What you are asked to do:
Among the entries below, only the lines from the one with "2001.0 | 0 |" through the one with "140.281 | 124.165 |" are to be retyped, exactly and without pictures.

Information:

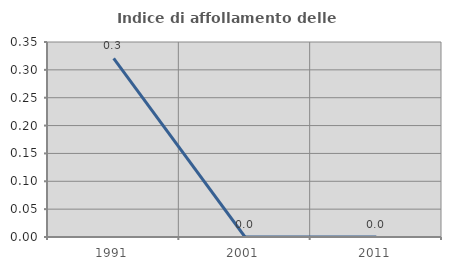
| Category | Indice di affollamento delle abitazioni  |
|---|---|
| 1991.0 | 0.321 |
| 2001.0 | 0 |
| 2011.0 | 0 |
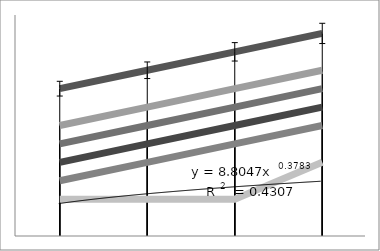
| Category | Series 1 | Series 2 | Series 3 | Series 4 | Series 5 | Series 6 |
|---|---|---|---|---|---|---|
| Point 1 | 40 | 30 | 25 | 20 | 15 | 10 |
| Point 2 | 45 | 35 | 30 | 25 | 20 | 10 |
| Point 3 | 50 | 40 | 35 | 30 | 25 | 10 |
| Point 4 | 55 | 45 | 40 | 35 | 30 | 20 |
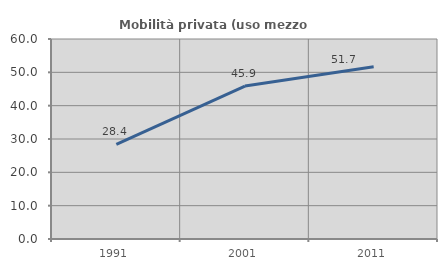
| Category | Mobilità privata (uso mezzo privato) |
|---|---|
| 1991.0 | 28.356 |
| 2001.0 | 45.887 |
| 2011.0 | 51.698 |
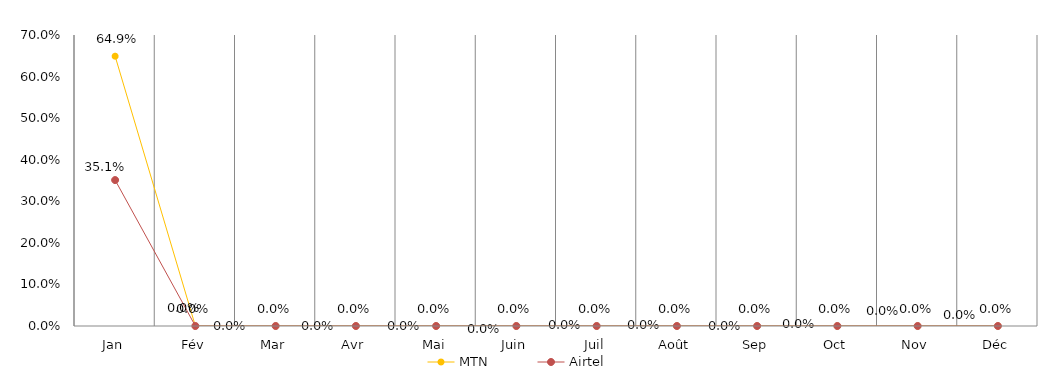
| Category | MTN | Airtel |
|---|---|---|
| Jan | 0.649 | 0.351 |
| Fév | 0 | 0 |
| Mar | 0 | 0 |
| Avr | 0 | 0 |
| Mai | 0 | 0 |
| Juin | 0 | 0 |
| Juil | 0 | 0 |
| Août | 0 | 0 |
| Sep | 0 | 0 |
| Oct | 0 | 0 |
| Nov | 0 | 0 |
| Déc | 0 | 0 |
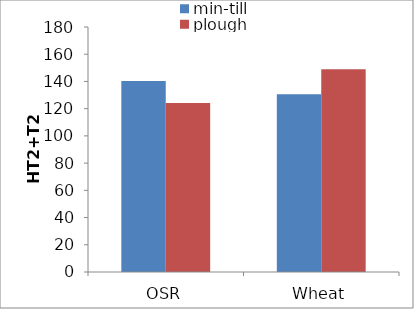
| Category | min-till | plough |
|---|---|---|
| OSR | 140.281 | 124.165 |
| Wheat | 130.617 | 148.936 |
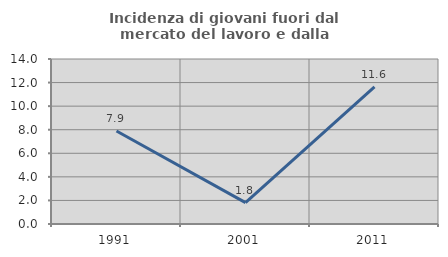
| Category | Incidenza di giovani fuori dal mercato del lavoro e dalla formazione  |
|---|---|
| 1991.0 | 7.895 |
| 2001.0 | 1.818 |
| 2011.0 | 11.628 |
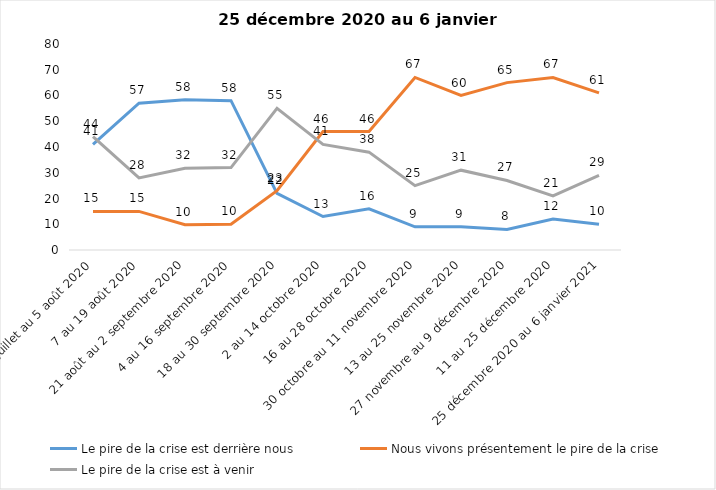
| Category | Le pire de la crise est derrière nous | Nous vivons présentement le pire de la crise | Le pire de la crise est à venir |
|---|---|---|---|
| 24 juillet au 5 août 2020 | 41 | 15 | 44 |
| 7 au 19 août 2020 | 57 | 15 | 28 |
| 21 août au 2 septembre 2020 | 58.39 | 9.84 | 31.77 |
| 4 au 16 septembre 2020 | 58 | 10 | 32 |
| 18 au 30 septembre 2020 | 22 | 23 | 55 |
| 2 au 14 octobre 2020 | 13 | 46 | 41 |
| 16 au 28 octobre 2020 | 16 | 46 | 38 |
| 30 octobre au 11 novembre 2020 | 9 | 67 | 25 |
| 13 au 25 novembre 2020 | 9 | 60 | 31 |
| 27 novembre au 9 décembre 2020 | 8 | 65 | 27 |
| 11 au 25 décembre 2020 | 12 | 67 | 21 |
| 25 décembre 2020 au 6 janvier 2021 | 10 | 61 | 29 |

Result below:
| 2001.0 | 0 |
| 2011.0 | 0 |
| Category | Series 1 | Series 2 | Series 3 | Series 4 | Series 5 | Series 6 |
|---|---|---|---|---|---|---|
| Point 1 | 40 | 30 | 25 | 20 | 15 | 10 |
| Point 2 | 45 | 35 | 30 | 25 | 20 | 10 |
| Point 3 | 50 | 40 | 35 | 30 | 25 | 10 |
| Point 4 | 55 | 45 | 40 | 35 | 30 | 20 |
| Category | Mobilità privata (uso mezzo privato) |
|---|---|
| 1991.0 | 28.356 |
| 2001.0 | 45.887 |
| 2011.0 | 51.698 |
| Category | MTN | Airtel |
|---|---|---|
| Jan | 0.649 | 0.351 |
| Fév | 0 | 0 |
| Mar | 0 | 0 |
| Avr | 0 | 0 |
| Mai | 0 | 0 |
| Juin | 0 | 0 |
| Juil | 0 | 0 |
| Août | 0 | 0 |
| Sep | 0 | 0 |
| Oct | 0 | 0 |
| Nov | 0 | 0 |
| Déc | 0 | 0 |
| Category | min-till | plough |
|---|---|---|
| OSR | 140.281 | 124.165 |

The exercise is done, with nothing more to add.